§ EXERCISE INPUT:
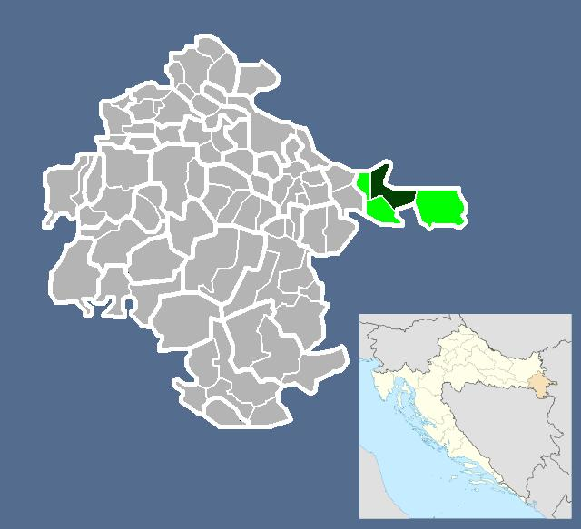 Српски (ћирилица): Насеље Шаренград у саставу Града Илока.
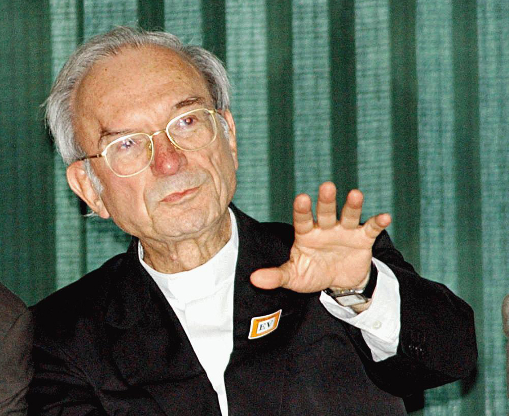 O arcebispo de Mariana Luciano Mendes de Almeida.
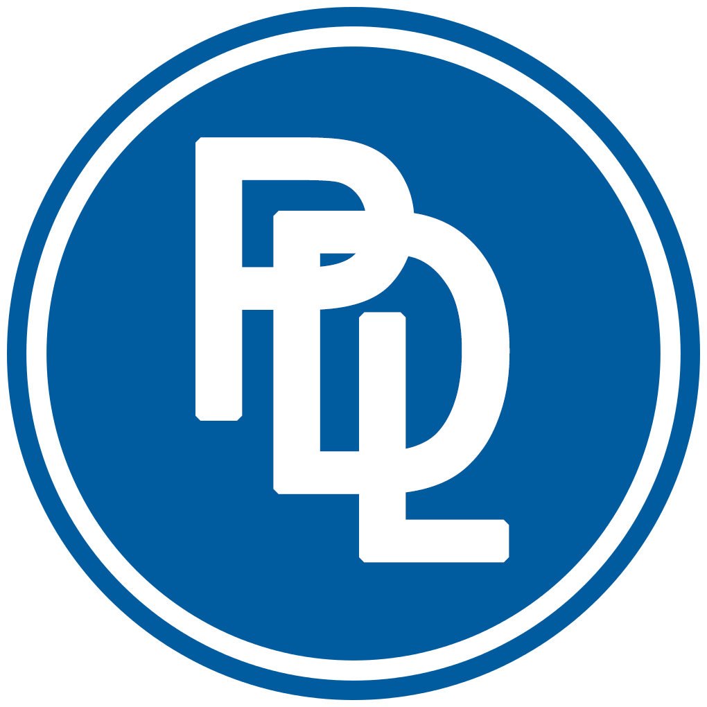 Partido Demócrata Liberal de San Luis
* * *
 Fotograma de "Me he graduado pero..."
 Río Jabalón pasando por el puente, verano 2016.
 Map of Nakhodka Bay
--
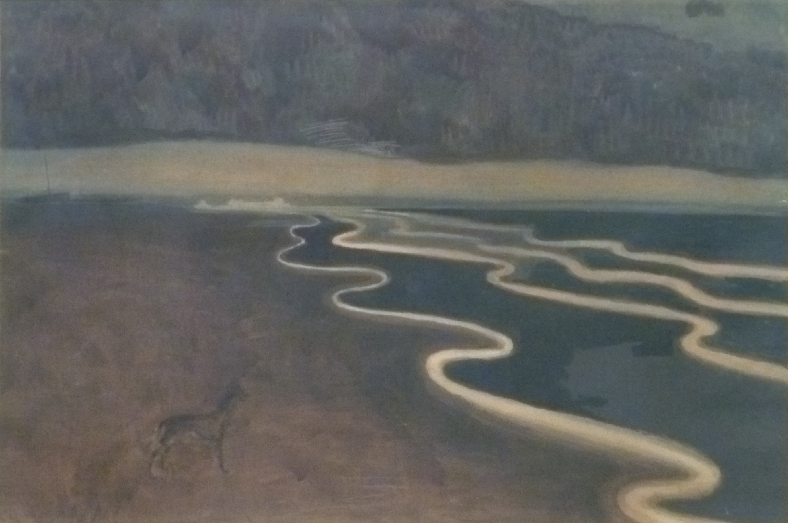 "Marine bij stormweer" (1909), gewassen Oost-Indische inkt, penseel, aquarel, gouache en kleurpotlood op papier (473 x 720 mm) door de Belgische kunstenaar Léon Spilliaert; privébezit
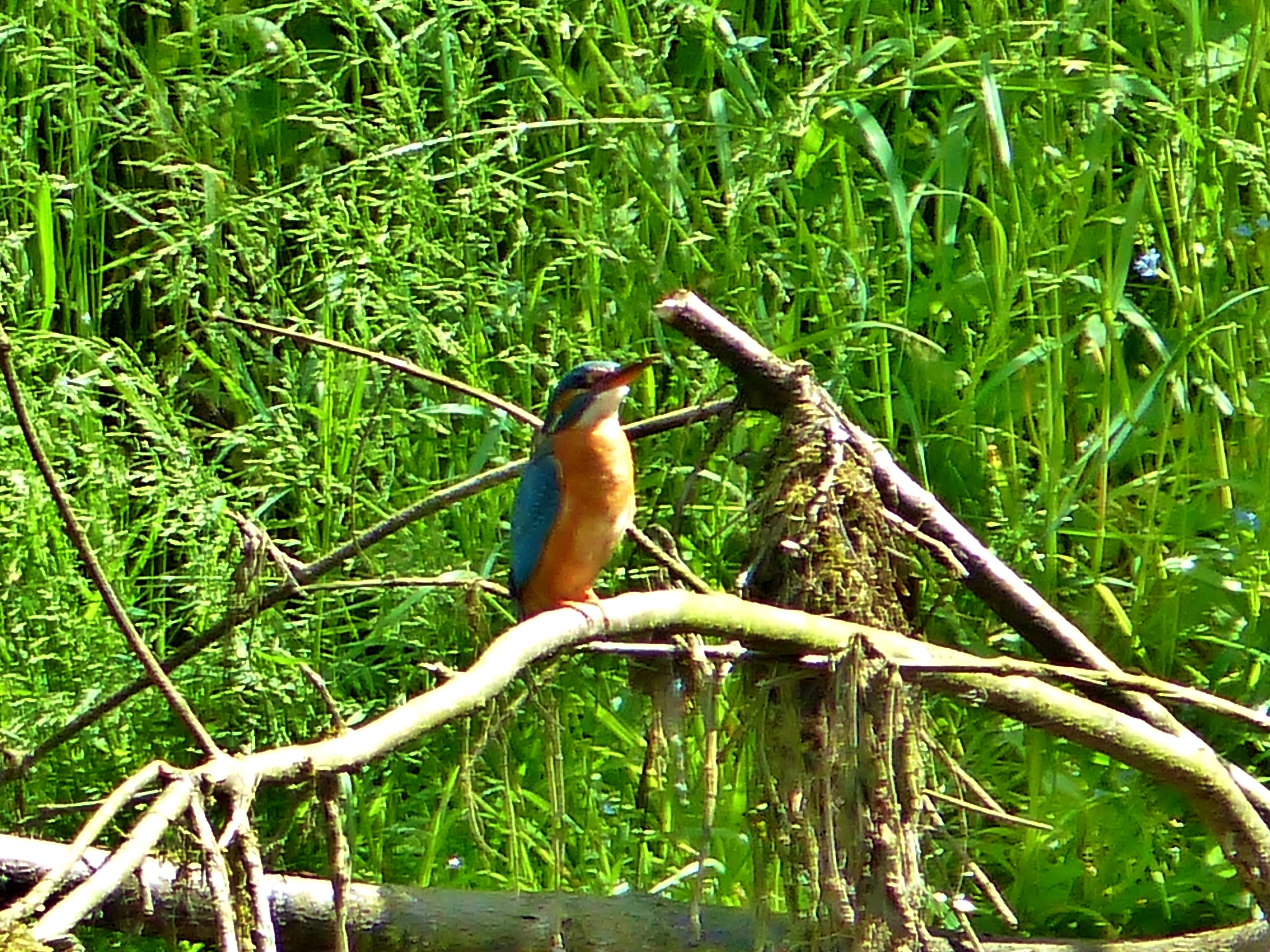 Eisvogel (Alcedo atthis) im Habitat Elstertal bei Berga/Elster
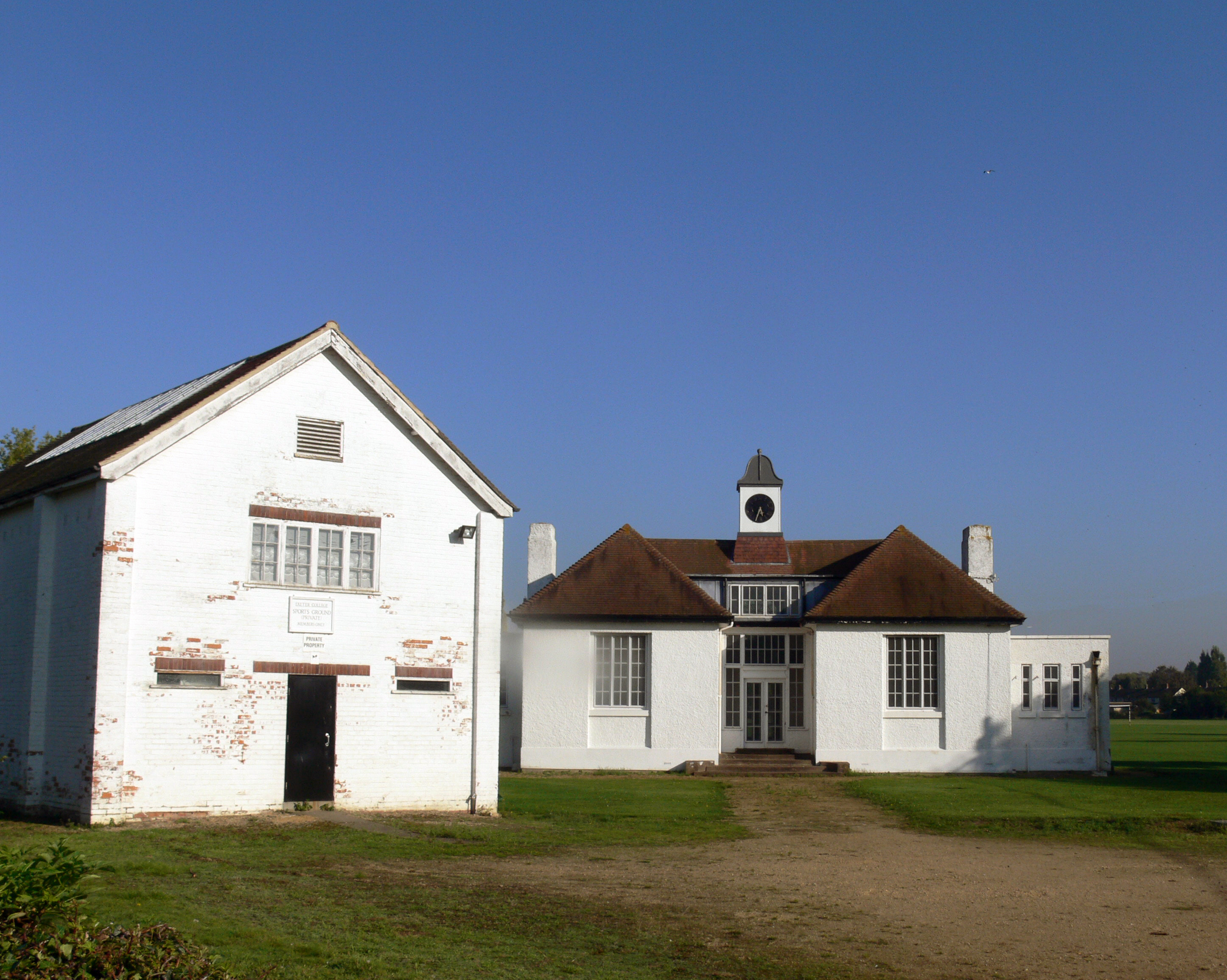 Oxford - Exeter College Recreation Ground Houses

§ EXERCISE PROMPT:
Your copy should hold only the lines above from the one containing "Српски (ћирилица): Насеље" through the one containing "Partido Demócrata Liberal de San Luis", exactly as written and free of pictures.

§ WORKED SOLUTION:
 Српски (ћирилица): Насеље Шаренград у саставу Града Илока.
 O arcebispo de Mariana Luciano Mendes de Almeida.
 Partido Demócrata Liberal de San Luis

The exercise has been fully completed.